:: PROVIDED MATERIAL ::
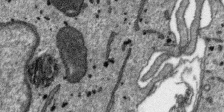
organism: Human
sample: Lung epithelial cells, uninfected (mock) control
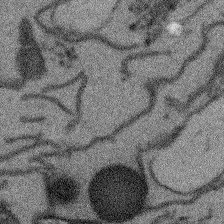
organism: Arabidopsis thaliana
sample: Root tip
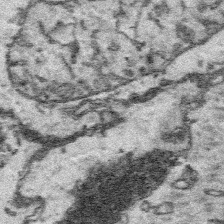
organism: Platynereis dumerilii
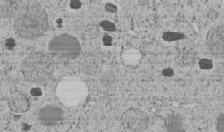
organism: C. elegans
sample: C. elegans embryo early stage
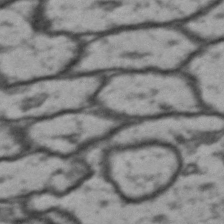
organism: Drosophila
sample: Brain
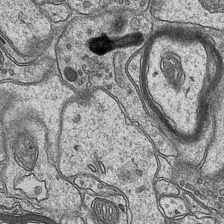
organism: Mouse
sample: CA1 Hippocampus
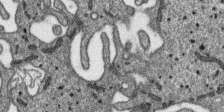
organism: Human
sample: Lung epithelial cells infected with SARS-CoV-2
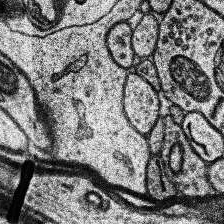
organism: Human
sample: Temporal Lobe
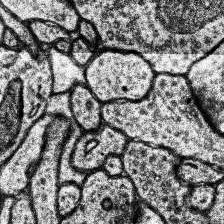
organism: Human
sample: Temporal Lobe
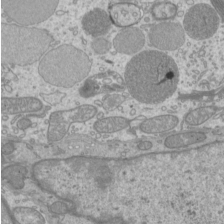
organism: Mouse
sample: Cilia; mouse epididymis
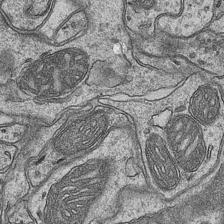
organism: Mouse
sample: CA1 Hippocampus
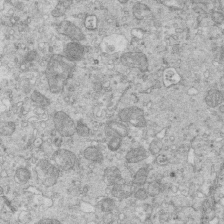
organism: Mouse
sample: Multiciliated cells
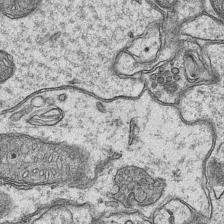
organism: Mouse
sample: CA1 Hippocampus
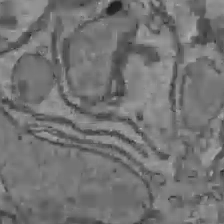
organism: C57BL Mouse
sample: Liver
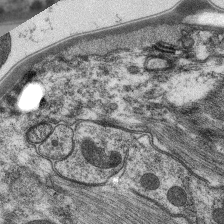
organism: C. elegans
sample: Pharynx
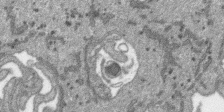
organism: Human
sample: Lung epithelial cells infected with SARS-CoV-2
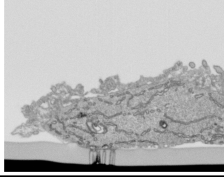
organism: Human
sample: Mitochondria in HCT116 cells
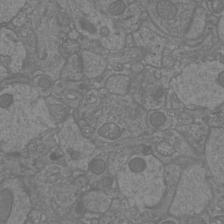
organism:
:::
**WORK ITEM:** In the listing, find every line with the word "cells" and return it.

**WRITTEN RESPONSE:**
sample: Lung epithelial cells, uninfected (mock) control
sample: Lung epithelial cells infected with SARS-CoV-2
sample: Multiciliated cells
sample: Lung epithelial cells infected with SARS-CoV-2
sample: Mitochondria in HCT116 cells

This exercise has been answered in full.